Google Drive, the cloud-based office suite which enables real-time collaboration on a wide range of work documents, is also key, according to Samsung.
What we’re sure will be a hit is the Tab 4 Education’s multi-window capability. It allows you to view and interact with two completely different apps at the same time, as long as they’re compatible with the feature.
There’s a 3-megapixel camera and a 1.3-megapixel selfie-snapper on offer, but we’re not really sure their use will be encouraged too much in the classroom. While they’re unable to capture high-quality images, they’re good enough for casual use, and will no doubt give classmates a few good opportunities to rib each other. Flash and HDR mode are notable omissions, but we can’t imagine low-light photography featuring too heavily on the typical school syllabus.

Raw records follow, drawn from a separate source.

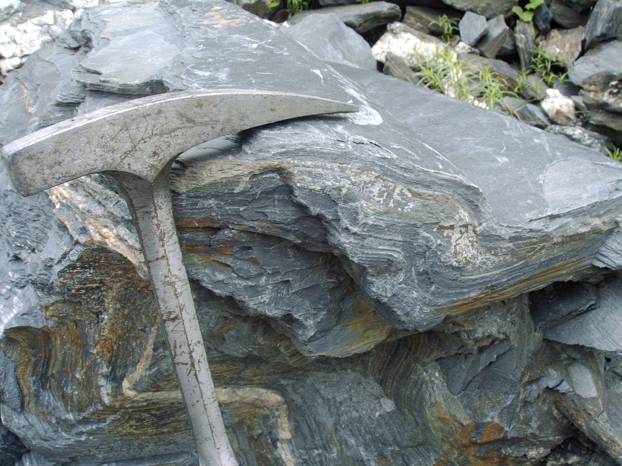 Fałdy z płynięcia powstałe w górno dewońskich fyllitach facji kulmu, kop. Dewon, Jarnołtówek, Góry Opawskie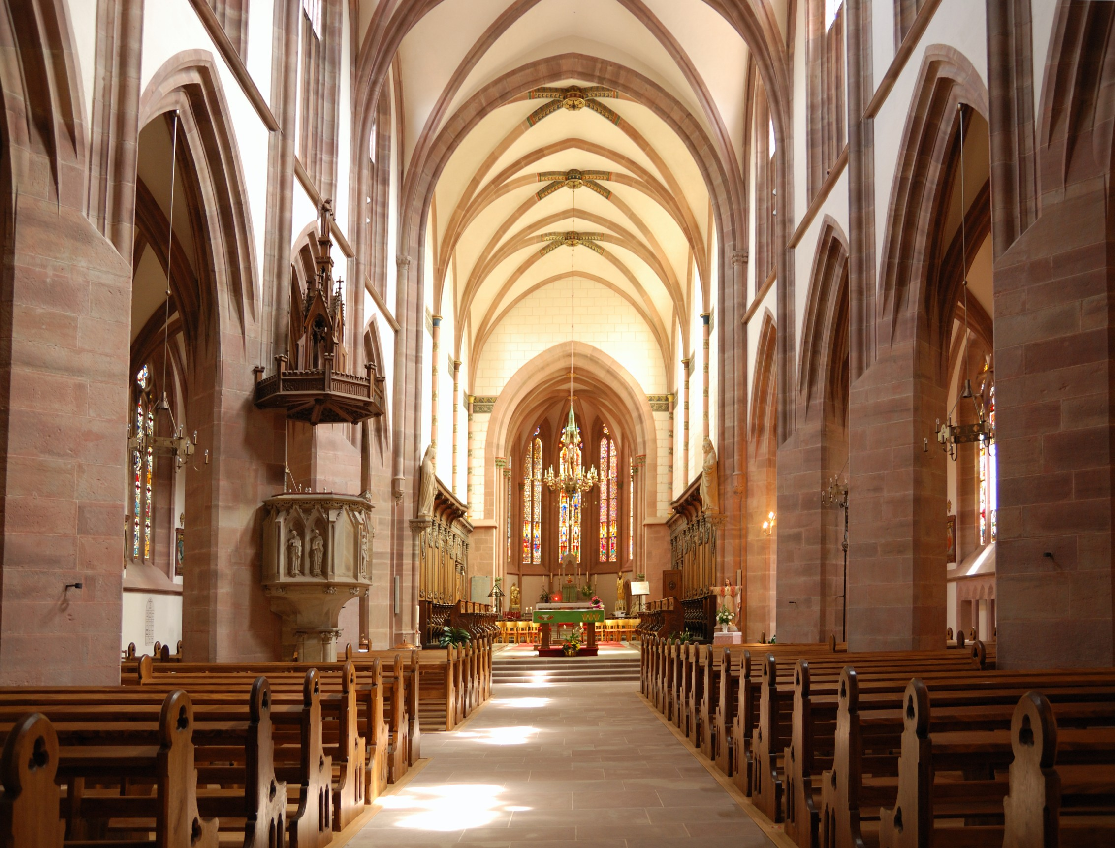 Stiftskirche Niederhaslach: Langhaus Richtung Chor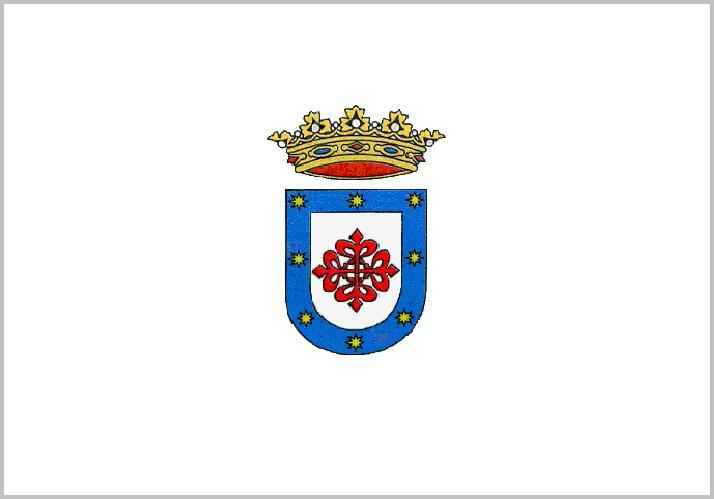 bandera real de miguelturra recogida en los archivos del municipio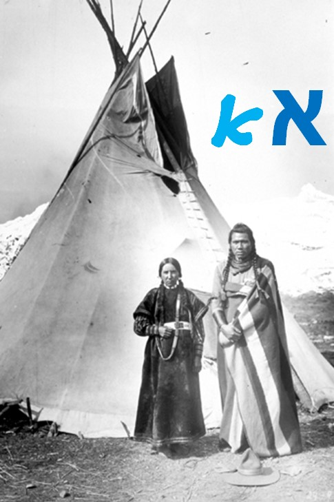 אילוסטרציה לעמוד מספר ללימוד האלפבית לילדים. המקור לתצלום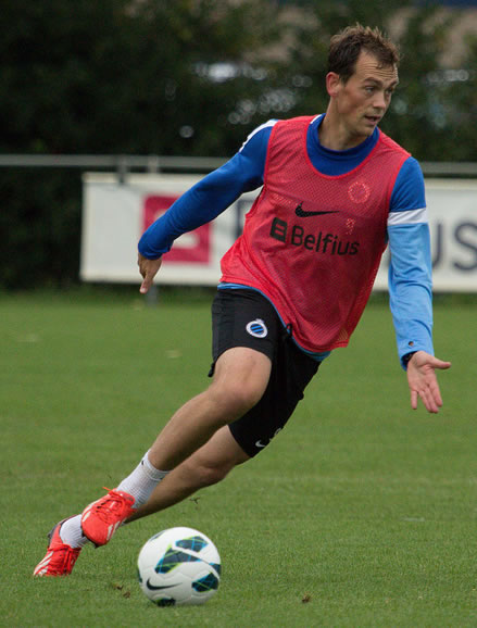 Tom De Sutter, aanvaller van Club Brugge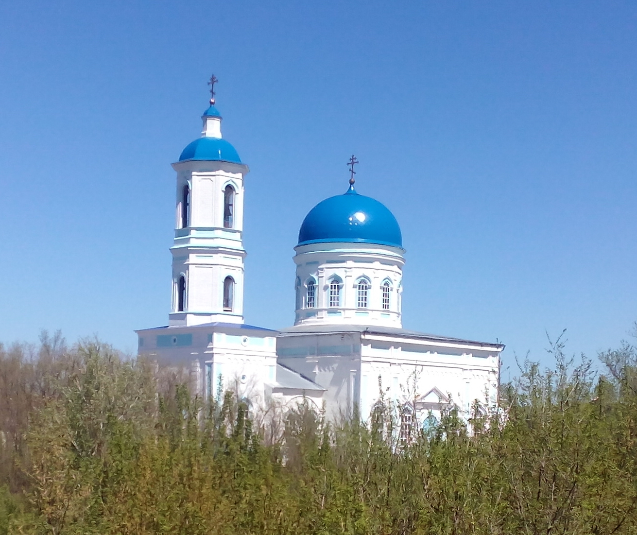 Алексеевка. Церковь Казанской иконы Божией Матери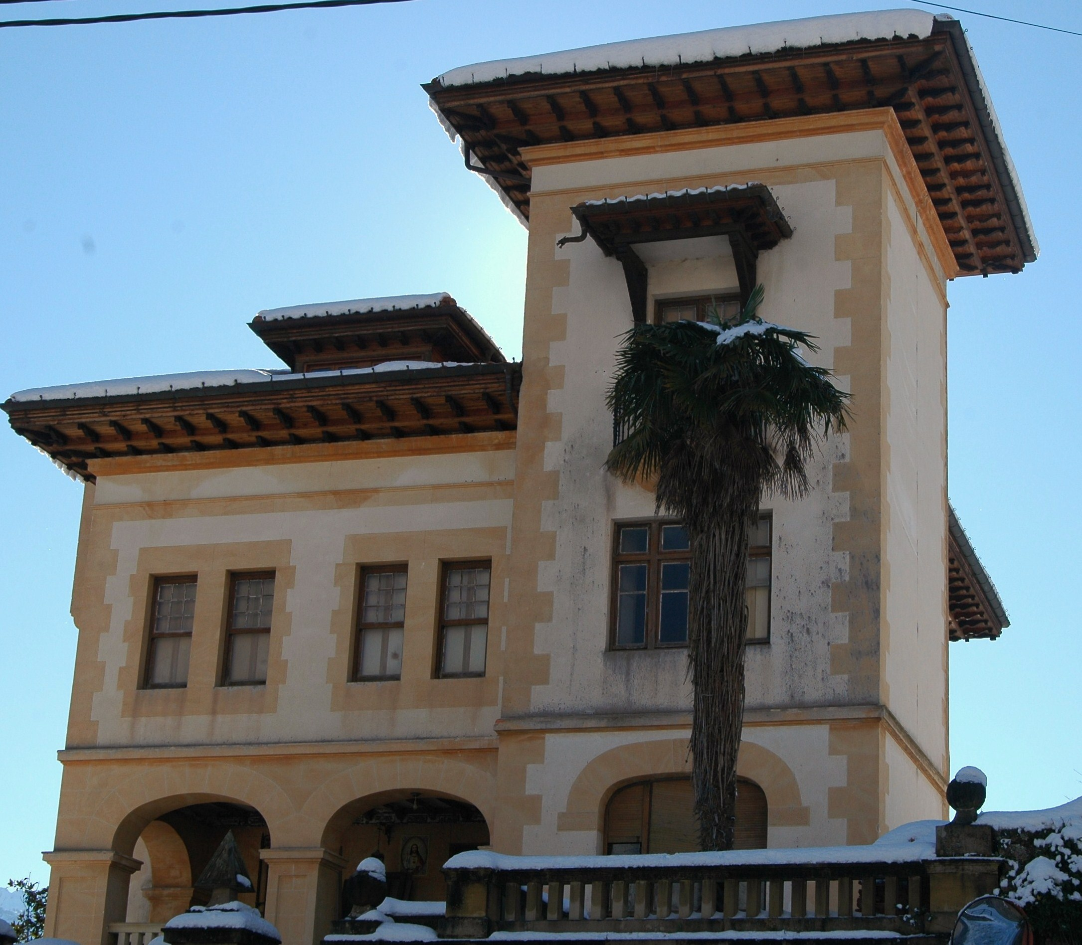 Villa Mier, casona d'indianos n'Alles.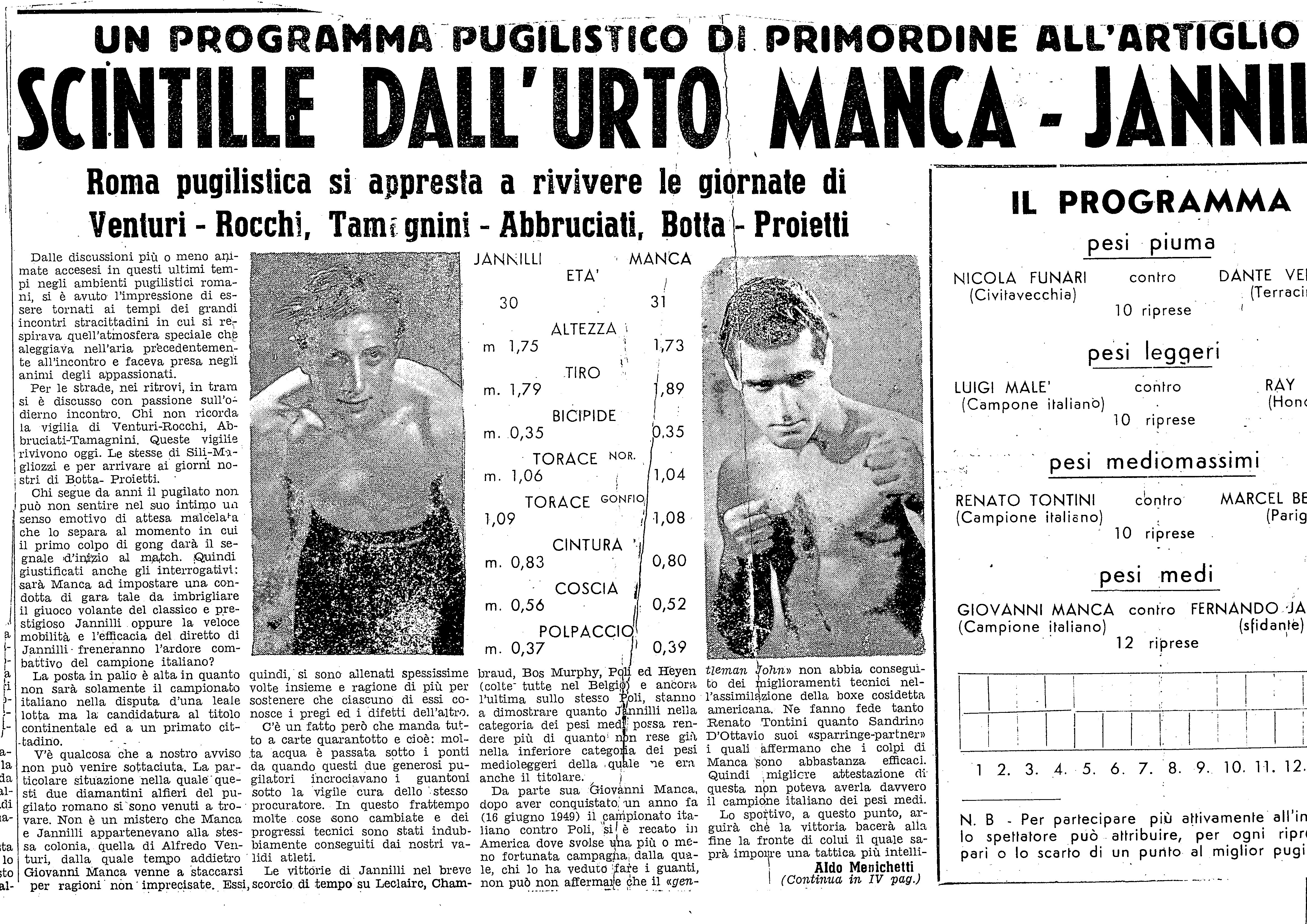 Jannilli vs Manca titolo italiano pesi medi roma 1950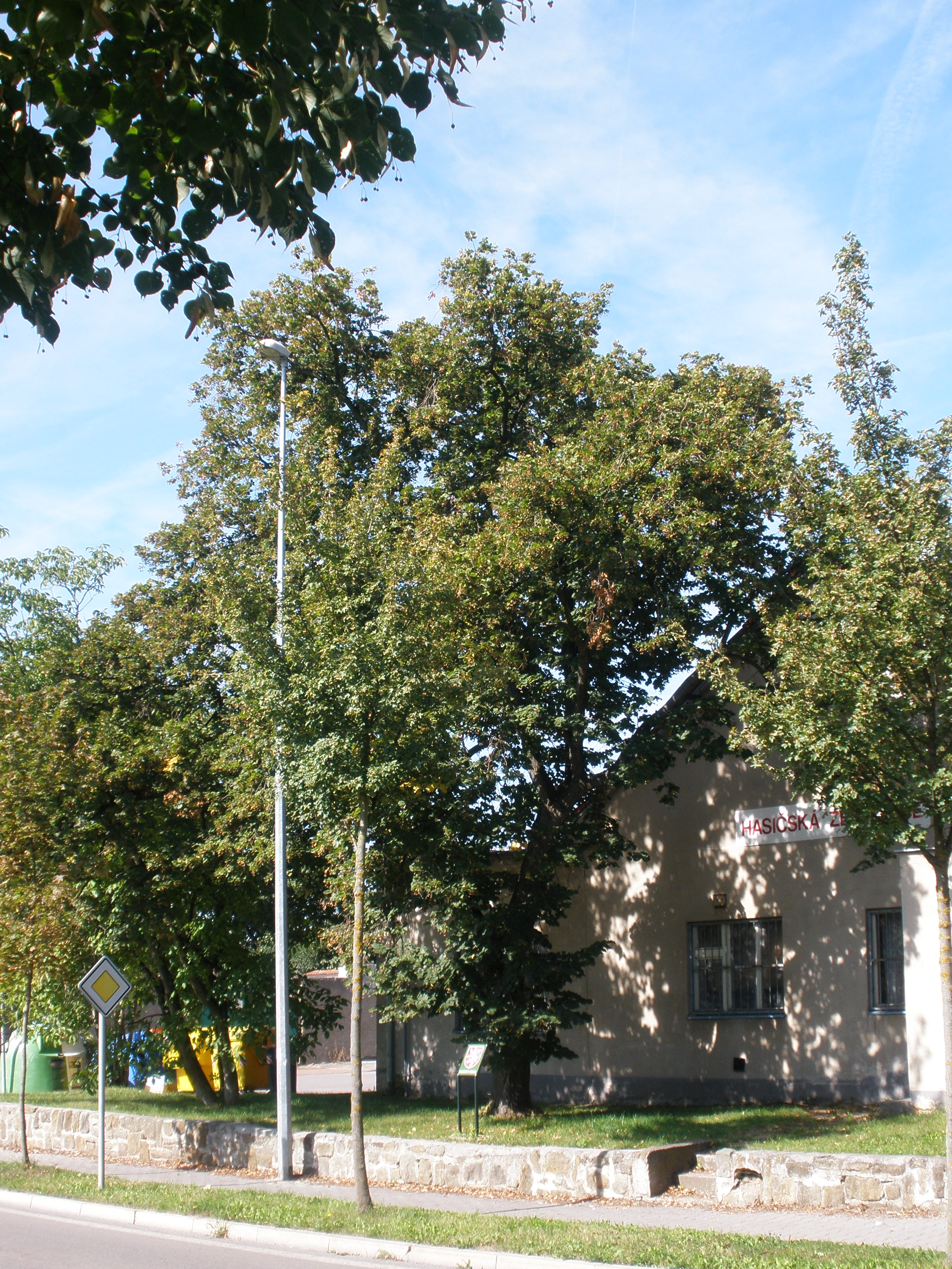 Fotografie památné lípy v Újezdě nad Lesy - pohled z boku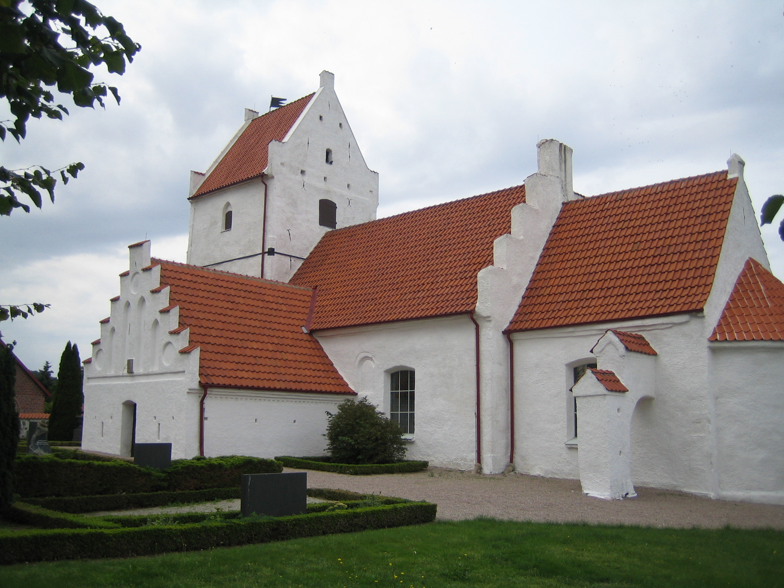 Törringe kyrka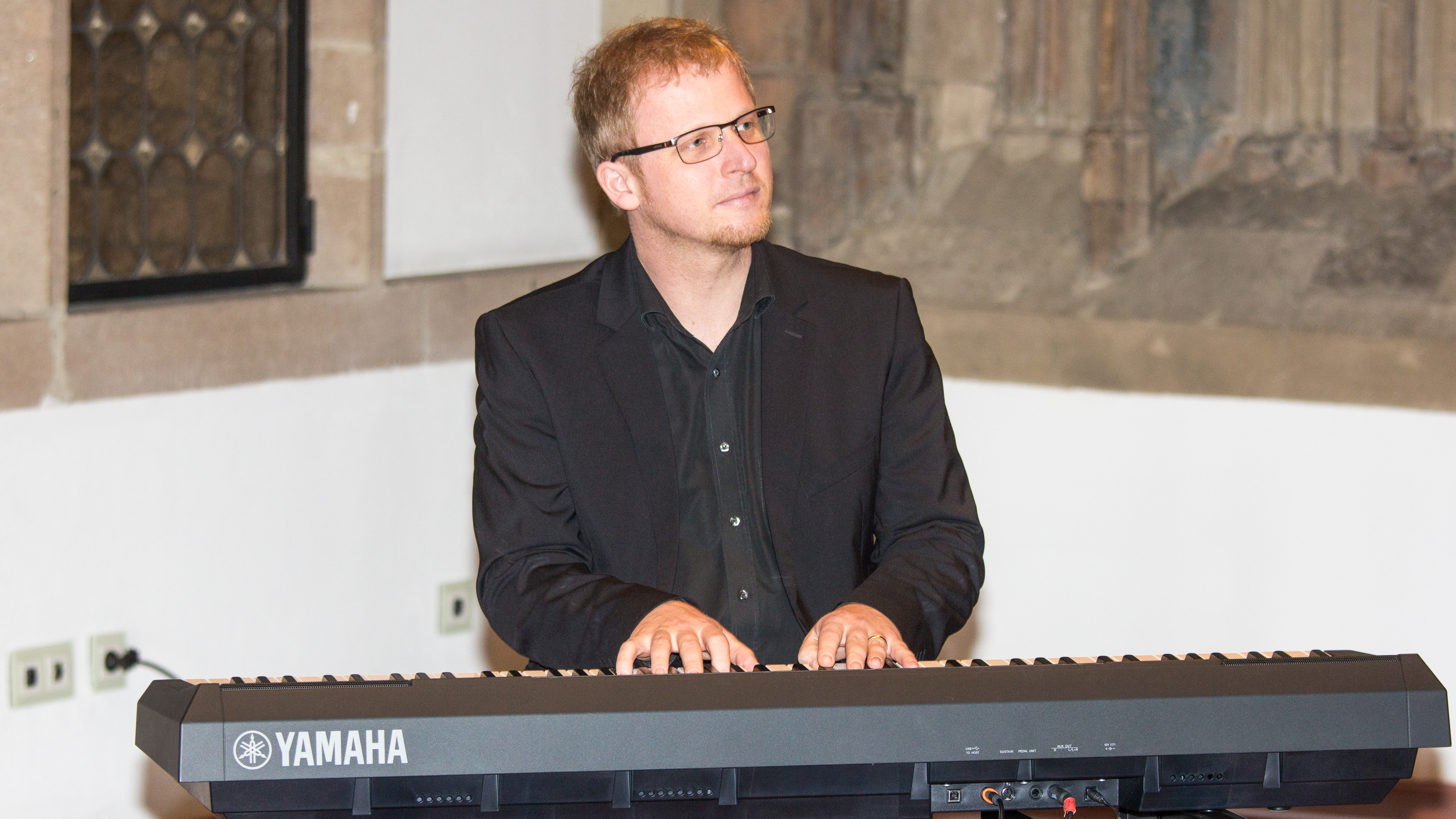 Empfang für Fritz Schramma im Kölner Rathaus zum 70. Geburtstag zu einem Jazz-Aperitif Musiker: Tobias Weindorf (Klavier)

On the inside are a 1.3GHz quad-core Qualcomm APQ8026 processor, paired with 1.5GB of RAM. This should be quick enough to run less labour-intensive programs such as Google Drive, but may struggle with basically anything that doesn’t really belong in class, like HD movies. The Tab 4 Education comes with 16GB of internal storage as standard, but this can be boosted via the microSD slot. Bluetooth 4.0 and 802.11 a/b/g/n Wi-Fi also feature.
Samsung says that the 6800mAh Lithium-Polymer battery should be powerful enough to deliver up to 10 hours of Internet use or video playback and as much as 208 hours of music playback. Charging it back up to full capacity should take just shy of five hours, which is quite a long time.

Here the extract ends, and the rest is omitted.